We propose that aziridine formation begins with reduction of the iron(III) heme from gaining an electron from NADPH via the P450BM3 reductase domain, analogous to the mechanism we proposed for enzyme-catalyzed sulfimidation.[6] (Control experiments show that NADPH is not capable of reducing P-I263F in the absence of the reductase domain (Figure S7).) Reaction of tosyl azide with ferrous heme results in the formation of an iron nitrenoid species in the active site (formally in the +4 oxidation state), which can be either intercepted by olefin to produce aziridine or reduced by a second electron transfer from the reductase to form an unreactive iron(III) sulfonamide complex. In the event that sulfonamide is formed, the iron(III) heme must then consume another reducing equivalent to return to the reactive ferrous state. Given the key role of the reductase in catalyzing azide reduction, it should also be possible to improve aziridine yields by decreasing the rate of electron transfer, thereby selectively slowing the rate of azide reduction. Electron transfer in P450BM3 is well studied, and several amino acids have been identified to affect this process.[18] We are currently exploring this additional route to enhancing the productivity of enzyme-catalyzed nitrene transfer reactions.

Conclusions

We report the first example of enzyme-catalyzed olefin aziridination. This challenging intermolecular reaction is catalyzed by a serine-ligated “P411” variant of cytochrome P450BM3. That the iron-heme cofactor has no measurable activity highlights the critical role of the protein in promoting this activity. Mutations in the enzyme active site resulted in a variant that exhibits significantly improved azide utilization compared to the parental enzyme and high (S)-selectivity (up to 99% ee). These results demonstrate the critical role of protein engineering in optimizing non-natural reactivity and suggest that the well-known plasticity of the P450 active site can be leveraged to target progressively more challenging non-natural reactions.
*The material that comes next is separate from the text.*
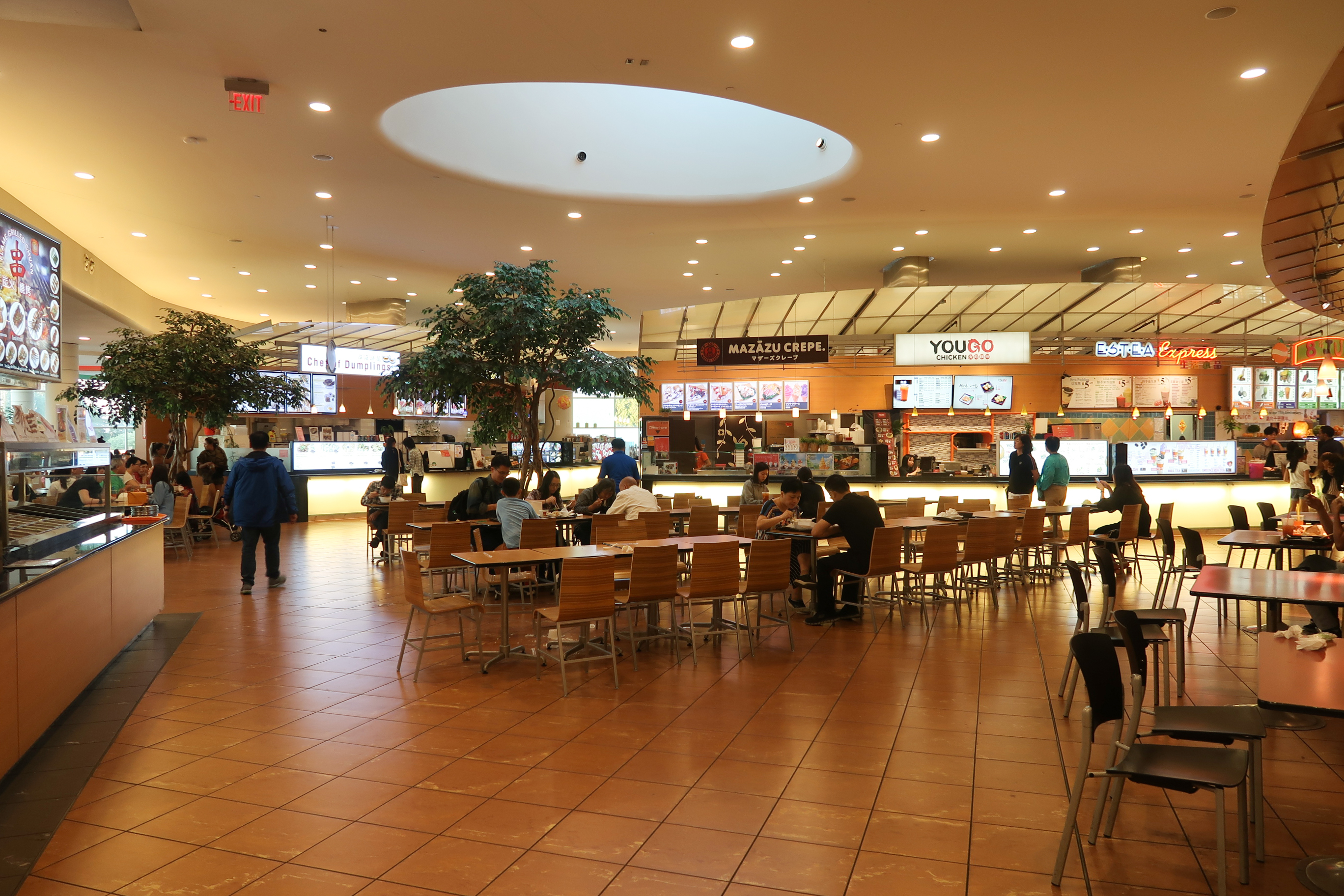 Aberdeen Centre Food Court

This new aziridination biocatalyst is likely just one of many new catalysts that will be discovered when researchers start systematically exploring the new functions that existing enzymes can take on.[2] Exploiting the catalytic promiscuity of natural enzymes combined with evolutionary optimization will enable us to greatly expand the reaction space of genetically encoded biocatalysts.